Gold Breguet clock with Roman numerals.

Accutron was not the 1st fork timepiece

Breguet. 1866. Patent of the tuning-fork clock (26 October).

Nickel-plated metal, brass, steel

Height: 46 cm. Width: 26 cm. Depth: 19 cm.

Dial signed: BREGUET N° 1150 BREVETE SGDG

Case signed: BREGUET

Initials PK at base of diapason.

Finished in 1868

The nickel-plated metal case has glass on all four sides.

The annular dial is engraved with Roman numerals for the hours and Arabic numerals for the five minutes, with a small eccentric seconds dial in the upper part.

The clock movement was built on the principles set down in patent n° 73414 registered on 20 October 1866 by Louis-Clément Breguet. It has two barrels, a train and an escapement. The regulating organ is a steel tuning-fork, two hundred and fifty millimetres in length and vibrating at one hundred hertz. One of its arms touches the escapement, whose function is to keep it vibrating.

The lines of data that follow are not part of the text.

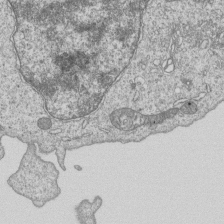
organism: Human
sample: MDA-MB-231 cells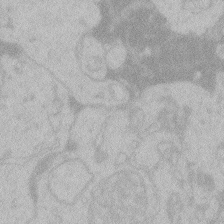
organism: Zebrafish
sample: Macrophage infected with Toxoplasma gondii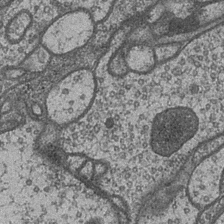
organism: Drosophila
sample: Optic medulla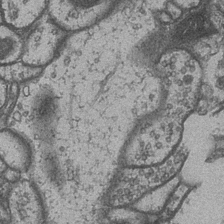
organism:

The fork-clock was first described by N. Niaudet in 1866. It is used to determine the frequency of a fork to high accuracy. The vibrating fork drives the clock in the same way as a pendulum in a pendulum clock–by way of an escapement mechanism. This Max Kohl clock uses a 100 Hz fork to drive a tiny escapement. Energy is provided by an enclosed wind-up spring. The three dials record the total number of vibrations. The absolute frequency of the fork can then be determined by comparison with an astronomical time standard.

The frequency of the fork can be fine-tuned by adjustments of small weights on the tines. A small mirror on one prong can be used as in the Vibration Microscope to calibrate a second fork.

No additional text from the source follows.